Он слепой. Он не видит ничего.
Он только слышит.
Я тоже спою ему.
Ксения подалась вперед. Призраки расступились. Банки с серым питьем задрожали в их скрюченных по-птичьи руках. Ксения встала на колени, косы ее упали до земли и расстелились по ней старым ковром. Она тронула поющего старика за босые ноги, потеребила рукав его шубы и запела:
— Ты жизнь моя, и ты скиталец. Ты царь Давид, и ты страдалец. Ты помнишь, я видела тебя у моря, в зимний вечер? Снег падал хлопьями. Я мерзла, грела руки дыханьем. Ты пел, на старых бревнах сидя близ сараев, царю Саулу. Где он теперь? Где ты теперь? И где мы все теперь?
Царь Давид склонил ухо, слушал. Лицо его прояснилось. Губы расплылись в редкозубой улыбке. Он слепо нашарил Ксеньин затылок, погладил ее по голове, запустил узловатые корни старческих пальцев в гущину ее волос.
— Деточка, деточка, — забормотал он. — Как это было давно. Как долго я хожу по земле. Помирать пора, а все никак не умру. Вот в подземелье бросили меня.
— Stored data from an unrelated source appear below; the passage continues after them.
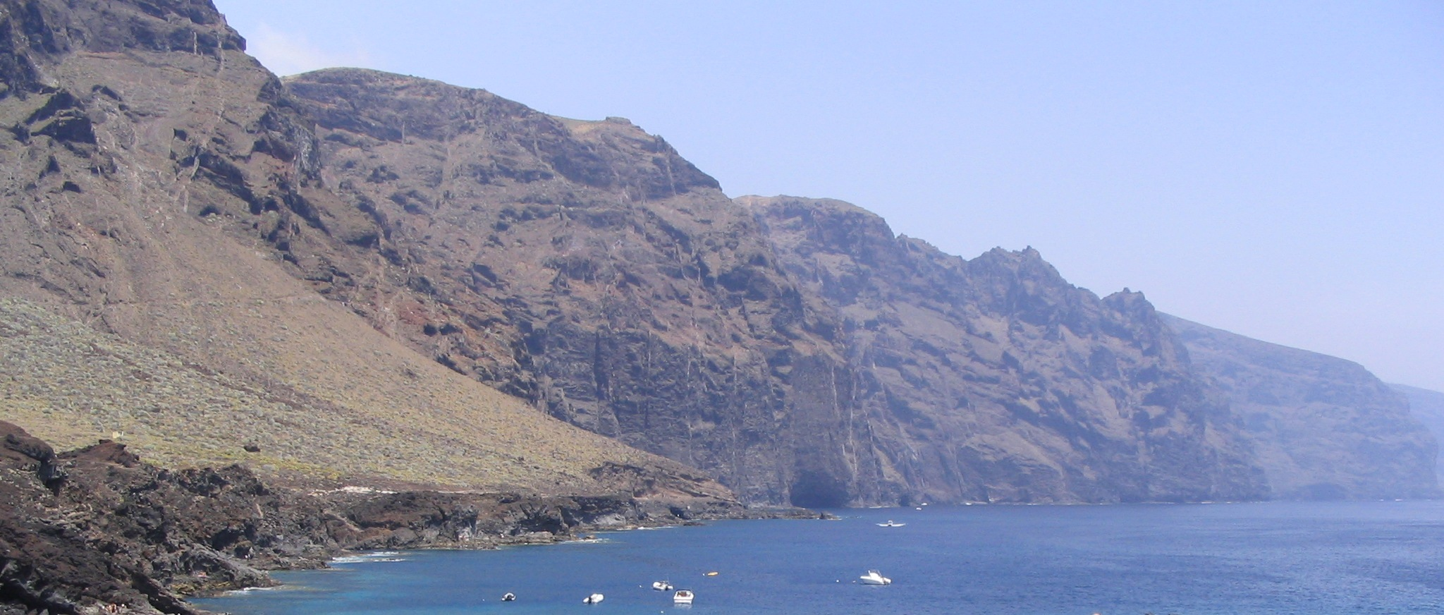 Acantilados de Los Gigantes, isla de Tenerife, Canarias, España.
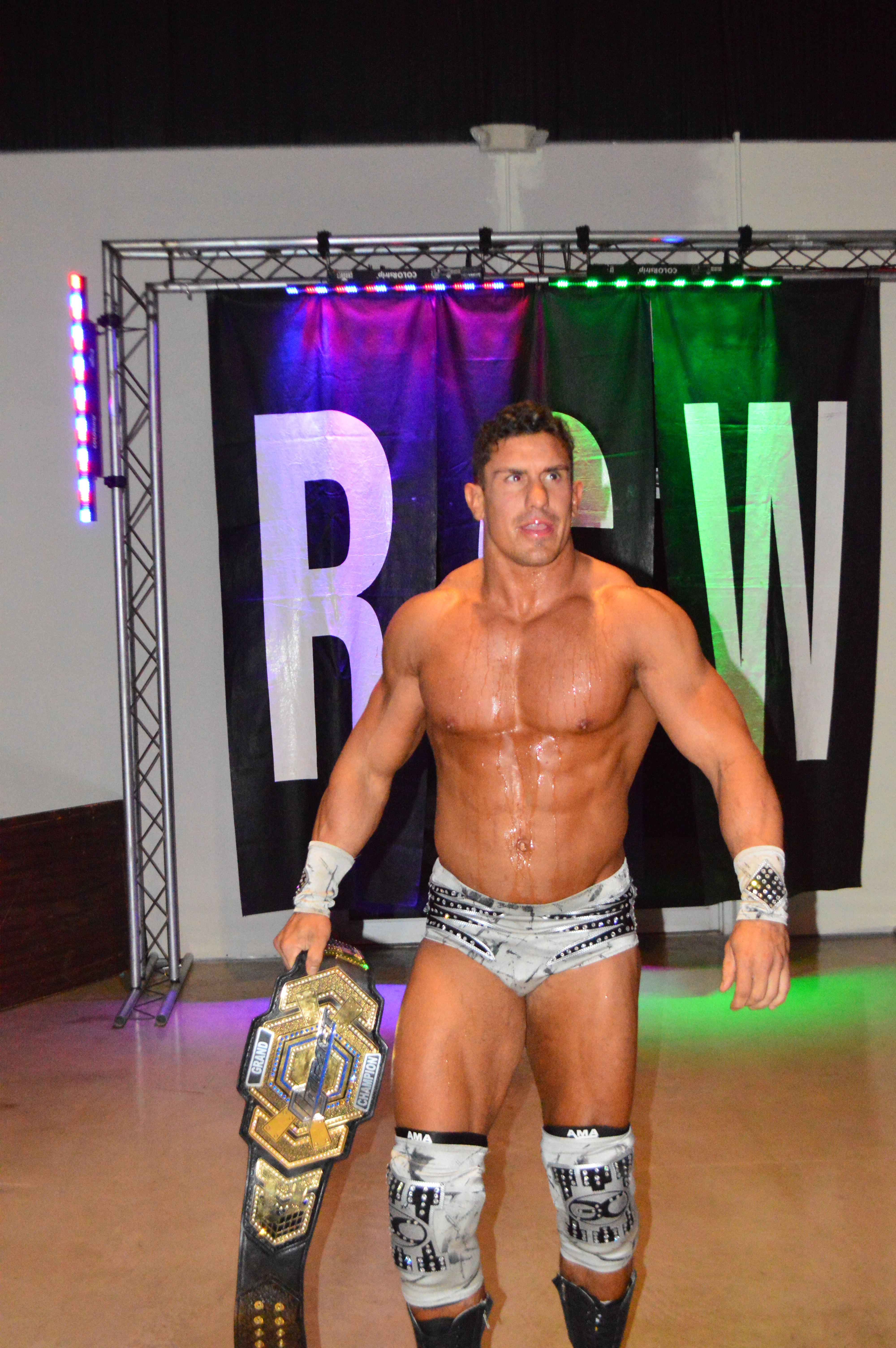 Le catcheur Ethan Carter III en 2017 avec la ceinture de champion Grand Impact en 2017.
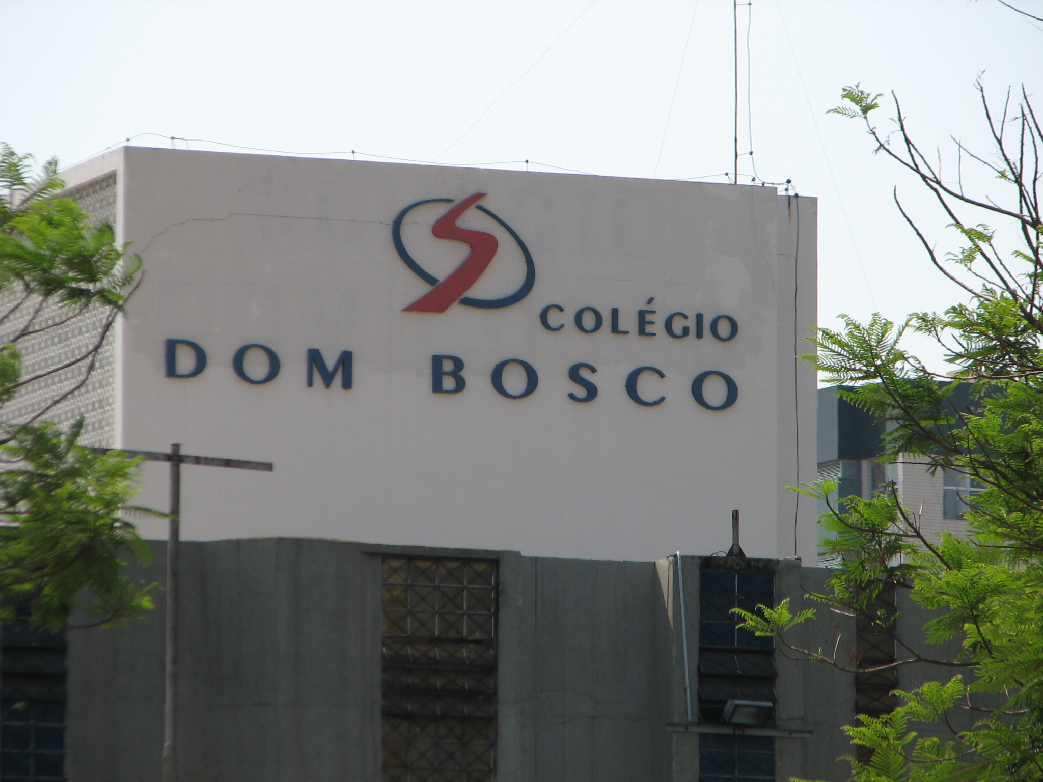 Colégio Dom Bosco, Brasília, Brazil
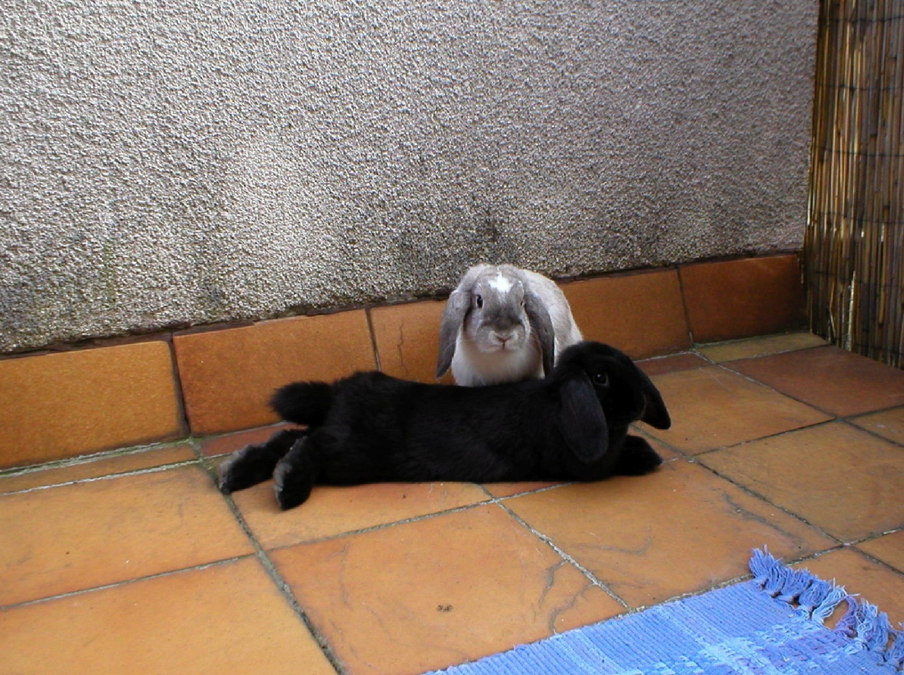 Zwergwidder/Widderkaninchen (Zwei Zwergwidderkaninchen-Weibchen.) --Jirjen 08:16, 10. Jun 2005 (CEST)
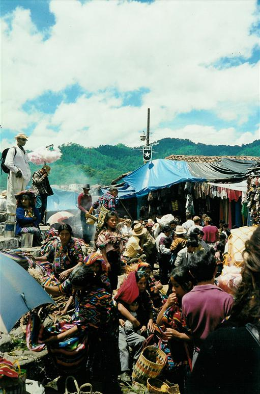 Chichicastenanago - Guatemala, 1995

Кому нужна моя арфа? Возьми ее. Возьми, — он толкал арфу в руки Ксении. — Голос мой ослаб. Меня слушают только призраки. Не во сне ли я с тобою встретился, дитя?
А хоть бы и во сне, — она погладила его руки, его ввалившиеся щеки. — Сон нам во благо. Вся наша жизнь есть сон. Спи, царь Давид. Пой песню во сне. Хочешь, я спою тебе колыбельную?.. Здесь, под землей?.. Не каждому доводится умереть при жизни. Мы с тобой, царь Давид, теперь не боимся мрака, тьмы, земного подреберья. Под ребром у земли бьемся мы кровавой селезенкой и поем. Ложись мне на колени головой! Она взяла у царя арфу, положила его седую голову себе на колени, ударила по струнам и запела:
— Время… Время…
Уходи, Время, ты наш враг…
Но я все равно тебя люблю:
Я не могу тебя поймать,
Я не могу тебя схватить,
К сердцу прижать тебя не могу.
Я могу только молиться за тебя, Время,
Потому что ты быстро течешь,
Потому что не знаешь ты, Время,
Холодное, ледяное Время,
Как мы любим друг друга.
Старичок Давид подергивался на Ксеньиных руках, тихо задремывал, засыпал… уснул. Струны арфы гремели и рокотали. Подземелье наполнялось вздохами прибоя, воплями неукротимого ветра. Ксения совершенно не умела играть на арфе. Она не умела играть ни на чем. Она вообще не умела играть. То, что люди обозначали как игру, вызывало у нее смех и недоумение. Не умея играть, будучи настоящей, она и фальшивила по-настоящему. Она заплеталась и заикалась по-правдашнему. Призраки, затаив дыхание, слушали ее. По их прозрачным серым и голубым щекам катились жемчужные и грязные слезы.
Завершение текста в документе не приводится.